Se in un primo momento si è parlato di confessione del marito, oggi il suo legale ha riferito che l’uomo "era in forte stato confusionale, quindi non ricordava cosa effettivamente fosse accaduto. Non ha reso alcuna dichiarazione". "Una bellissima donna stroncata dalla mano folle di chi la doveva proteggere", ha detto la sindaca di Foggia Maria Aida Episcopo, con una città già segnata ieri dai funerali di Annibale Carta, il personal trainer assassinato l'11 aprile. "Ci sentiamo svuotati dentro, con cicatrici brucianti addosso", ha aggiunto la sindaca. "La mano che spinge il grilletto, in omicidi d'impeto, non riusciamo a bloccarla".

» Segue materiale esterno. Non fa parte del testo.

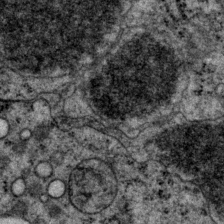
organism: P. pacificus
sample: Pharynx
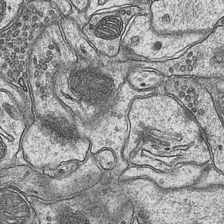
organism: Mouse
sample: CA1 Hippocampus
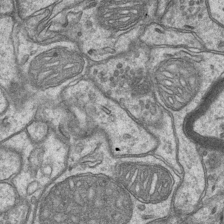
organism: Mouse
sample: CA1 Hippocampus
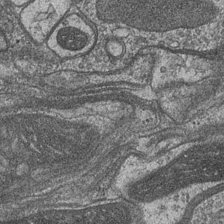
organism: Drosophila
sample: Optic medulla
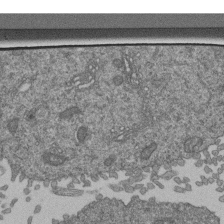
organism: Human
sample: Retinal organoid Rod and Cone cells
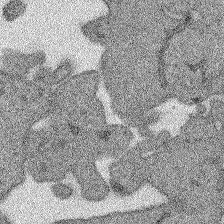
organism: Human
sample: HeLa cells
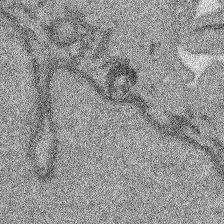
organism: Human
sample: HeLa cells
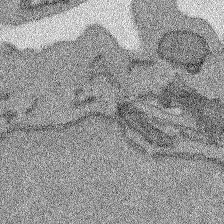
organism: Human
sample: HeLa cells
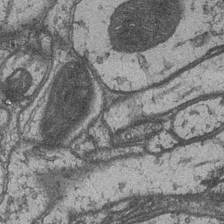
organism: Drosophila
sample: Optic medulla
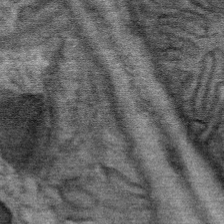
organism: Mouse
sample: Mouse Salivary gland
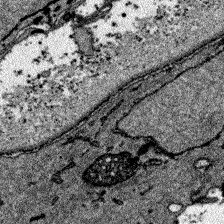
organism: Zebrafish
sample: Larval olfactory bulb
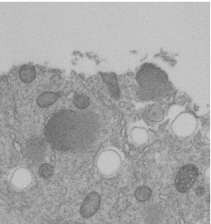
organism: C. elegans
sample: C. elegans embryo early stage
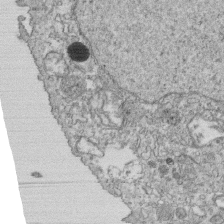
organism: Human
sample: HeLa cell HIV synapse
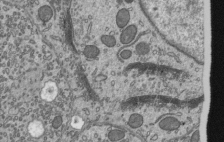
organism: Mouse
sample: Mouse epididymis efferent ductule cilia

Il femminicidio di Foggia è il terzo in quattro giorni in Italia. Martedì, a Castel Maggiore, alle porte di Bologna, i carabinieri hanno trovato due coniugi morti in una villetta di via Lame, nella zona di Torre Verde. Mauro Zaccarini, 73 anni, ex impiegato in pensione, avrebbe ucciso la moglie Adriana Mazzanti, 63 anni, probabilmente strangolata, per poi impiccarsi a una trave nella mansarda ore dopo. A dare l'allarme è stato il figlio 45enne dell'uomo, nato da un precedente matrimonio, che da ventiquattr'ore non riusciva a mettersi in contatto col padre. Ha trovato il corpo di lei riverso sul pavimento della cucina. La coppia era in crisi da tempo: pur vivendo insieme, erano di fatto separati. In casa è stato rinvenuto un biglietto scritto dal 73enne, in cui si intuisce l'intenzione di farla finita, senza riferimenti espliciti all'uccisione della moglie. L'autopsia chiarirà le cause del decesso di entrambi.

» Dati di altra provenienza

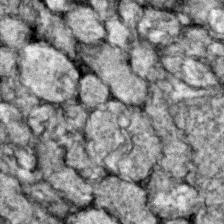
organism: Zebrafish
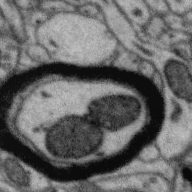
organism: Zebra finch
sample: Brain
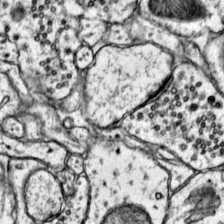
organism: Mouse
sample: Primary visual cortex
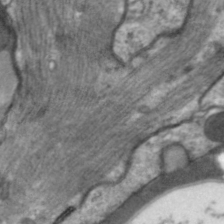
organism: C. elegans
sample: Pharynx
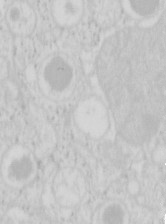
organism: Mouse
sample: Pancreas
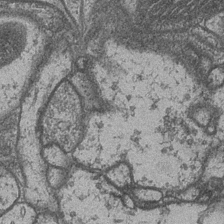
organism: Drosophila
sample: Optic medulla
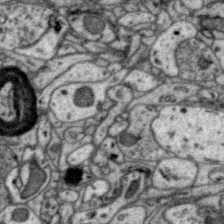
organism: Zebra finch
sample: Brain
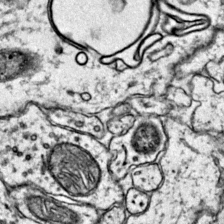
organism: Mouse
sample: Primary visual cortex
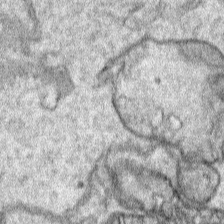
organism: Human
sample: Mitochondria in HCT116 cells
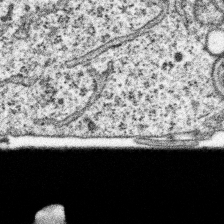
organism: Human
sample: HeLa cells
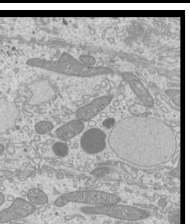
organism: Mouse
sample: Cilia; mouse epididymis
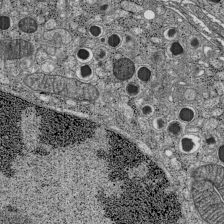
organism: C57BL Mouse
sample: Pancreatic islet
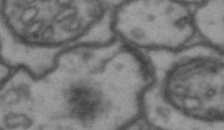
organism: Drosophila
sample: Brain
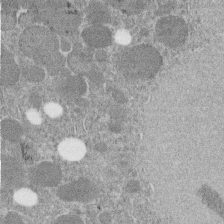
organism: C. elegans
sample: C. elegans embryo early stage
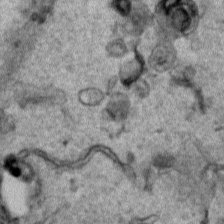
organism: Human
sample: Mitochondria in HCT116 cells
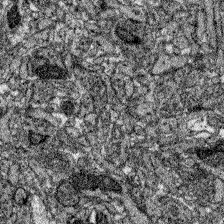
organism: Zebrafish
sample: Larval olfactory bulb
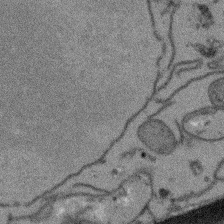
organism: Arabidopsis thaliana
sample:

Il giorno prima ancora, lunedì, Loredana Ferrara, 53 anni, era stata accoltellata alla gola in strada a Vignale Monferrato, nell'Alessandrino, paese di nemmeno mille abitanti sui colli patrimonio Unesco. Il presunto assassino è l'ex convivente Silvio Gambetta, 57 anni, noto in zona per la sua attività nel podismo a livello regionale. Loredana lo praticava anche lei: aveva corso insieme a lui alla Staffetta della pace organizzata dal Club per l'Unesco di Vignale. "Tra fine novembre e inizio dicembre ci aveva raccontato di essere già stata aggredita da lui e lo aveva descritto come violento", ha dichiarato Alberto Massiotti, presidente del club dove lavorava la donna. Lo scorso inverno, proprio per questo, lei aveva deciso di lasciarlo. Gambetta si trova ora nel carcere di Vercelli con l'accusa di omicidio, mentre inquirenti e investigatori stanno lavorando all'ipotesi di contestare il femminicidio. La Procura ha disposto il massimo riserbo sulle indagini. Il funerale di Loredana si terrà lunedì a Terruggia.

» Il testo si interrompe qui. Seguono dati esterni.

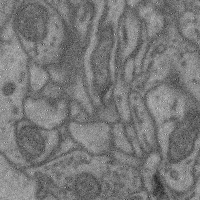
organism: Mouse
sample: Cerebral cortex
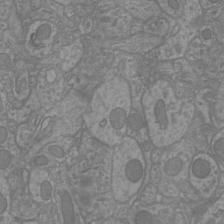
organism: Mouse
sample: Cortical neurons
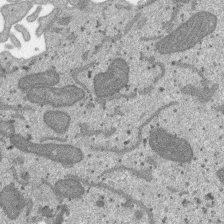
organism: Human
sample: Lung epithelial cells infected with SARS-CoV-2

Tre storie, tre dinamiche diverse nella forma ma identiche nella sostanza: un uomo che non accetta, che non tollera, che non rinuncia al controllo. Il Parlamento italiano ha approvato nel 2025 una legge che introduce il reato specifico di femminicidio nel codice penale, punito con l'ergastolo nei casi più gravi. Una risposta normativa attesa da anni, che non risolve però la questione a monte: quella della prevenzione, dell'intervento precoce, del riconoscimento dei segnali. Stefania Rago li lanciava, quei segnali, persino sui social. Nessuno, o quasi, li ha letti in tempo.